If, by some bizarre miracle, these hyper-hysterical snits actually end up availing conservatives somehow, there's still a real danger for them here. If they say that President Obama's intent to return the top tax rate to something even approaching where it was during the Reagan Administration is socialism and that his attempts to address even some of the lawless abuses of the Bush Administration are akin to "surrender" to the terrorists. . . and if they say that State Democrats' little budget deals have instantaneously shredded, heaped and burned the fabric of Wisconsin democracy: What are they going to have left to say when someone does something actually progressive?
Wednesday, June 3, 2009
I was reading this article by Tom Still of the Wisconsin Technology Council earlier today and I couldn't stop thinking about how much it illustrates one of the ways that the relationship between business and the community can break down.

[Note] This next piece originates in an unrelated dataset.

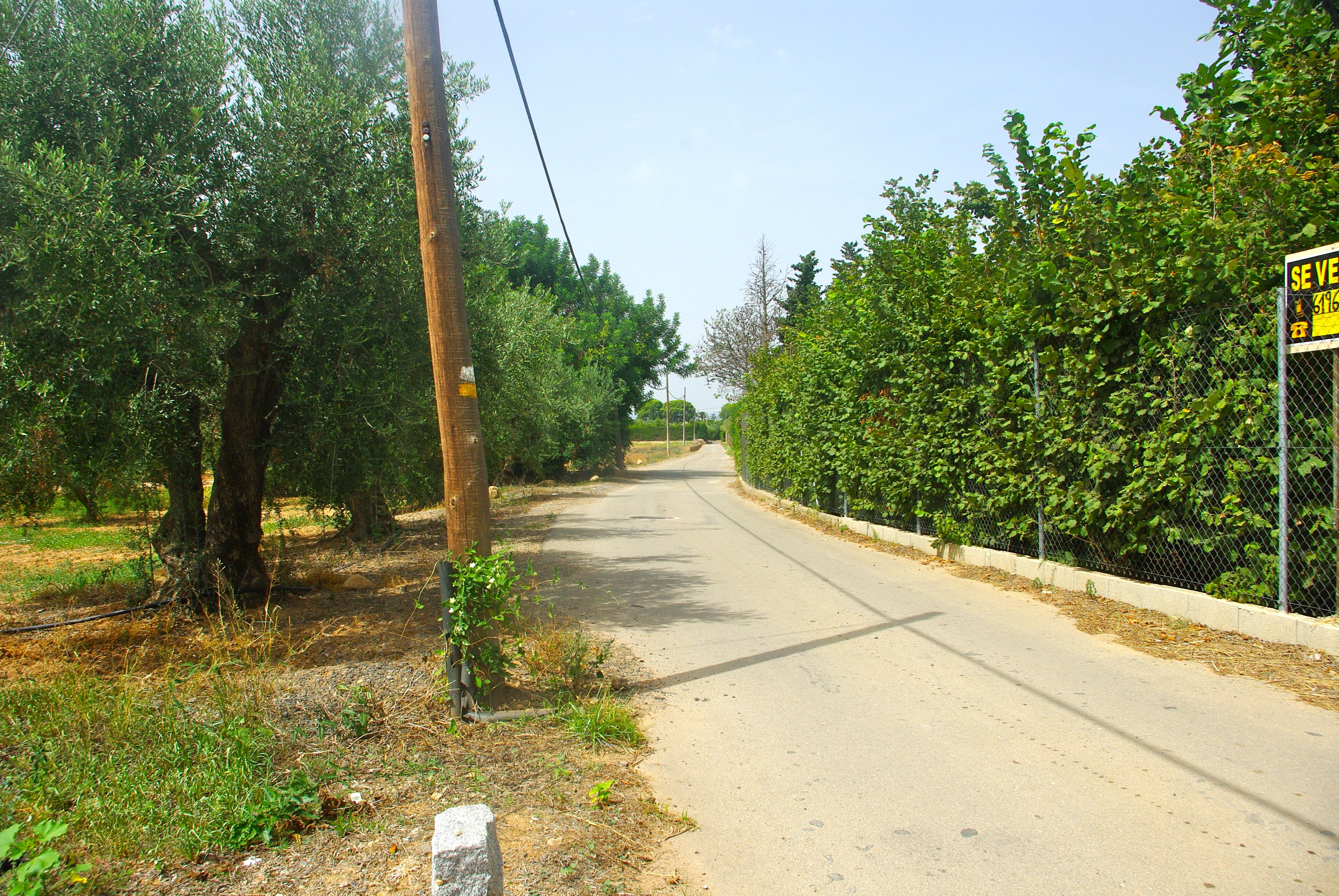 Camí de Rubió, al terme de Reus

Still is exorcised about public opposition to a plan to locate the UW - Milwaukee's new School of Freshwater Sciences facility on a parcel of land on Lake Michigan between the Milwaukee Art Museum and the Discovery World museum. The now-defunct Pieces of Eight restaurant formerly occupied the site and it does seem logical to locate a school of freshwater sciences on the shores of the largest freshwater system in the world. Add to that the largess of Milwaukee philanthropist Michael Cudahy, who has proposed to personally acquire the leasehold interest in the land, thus allowing the university to use it free and clear for the foreseeable future.
The difficulty comes from the fact that the art museum, with its new pavilion designed by Santiago Calatrava, has become Milwaukee's architectural signature. The new Discovery World facility, on a pier stretching into the lake, serves as refreshing proof that it's possible to compliment an architectural icon without an iconic budget. Residents are understandably underwhelmed by the idea of messing with this graceful pair of landmarks by plopping an office building between them.
My issue with Still is his characterization of these individuals. After belittling the possibility of public use of the land, he chides them for second-guessing Cudahy when they have "no financial stake in the deal" and proceeds to extol the virtues of the "freshwater silicon valley" Milwaukee could be if only they would stand aside.
This is disingenuous. First of all, whatever financial assistance Cudahy might be willing to provide the university, generous though it may be, is likely a pittance compared to the value to the City of Milwaukee (as represented by its citizens) of its signature view. Yes, there is the far greater value of Milwaukee's potential status as the world's moistened mecca but how exactly has that entire vision been so inextricably linked to this site?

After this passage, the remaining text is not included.